Valencia, who just the week before had been "of remarkably fine and vigorous physique — indeed, one of the best built Mexicans known to me," was now "stark naked; his formerly full-muscled legs and arms were shrunken and scrawny; his ribs ridged out like those of a starveling horse; his habitually plethoric abdomen was drawn in almost against his vertebral column; his lips had disappeared as if amputated, leaving low edges of blackened tissue; his teeth and gums projected like those of a skinned animal, but the flesh was black and dry as a hank of jerky; his nose was withered and shrunken to half its length; the nostril-lining showing black; his eyes were set in a winkless stare, with surrounding skin so contracted as to expose the conjunctiva, itself black as the gums; his face was dark as a negro ... his lower legs and feet, with forearms and hands, were torn and scratched by contact with thorns and sharp rocks, yet even the freshest cuts were as so many scratches in dry leather, without trace of blood or serum; his joints and bones stood out like those of a wasted sickling, though the skin clung to them in a way suggesting shrunken rawhide used in repairing a broken wheel. From inspection and handling, I estimated his weight at 115 to 120 pounds ... The mucus membrane lining mouth and throat was shriveled, cracked, and blackened, and his tongue shrunken to a mere bunch of black integument."

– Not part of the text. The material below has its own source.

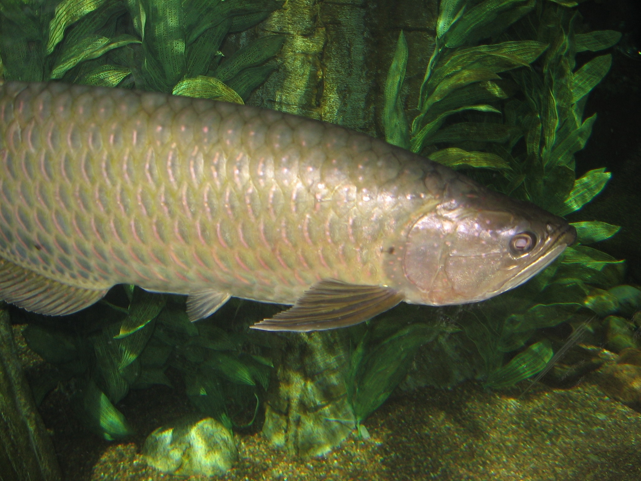 Gulf Saratoga (Australian Arowana) (Scleropages jardinii)

In the long history of people running out of water on the Camino del Diablo, there are two things that make the case of Pablo Valencia unusual.
First is the fact that WJ McGee, such a meticulous observer, was there to chronicle it.
Second is the fact that Valencia survived and eventually recovered.

I have visited the Tinajas Altas and the climb up to the water is a fairly gentle incline up which one can stroll with hands in one's pockets - when one is well hydrated on a nice day, that is.....


Edited by hikermor (03/26/13 01:37 PM)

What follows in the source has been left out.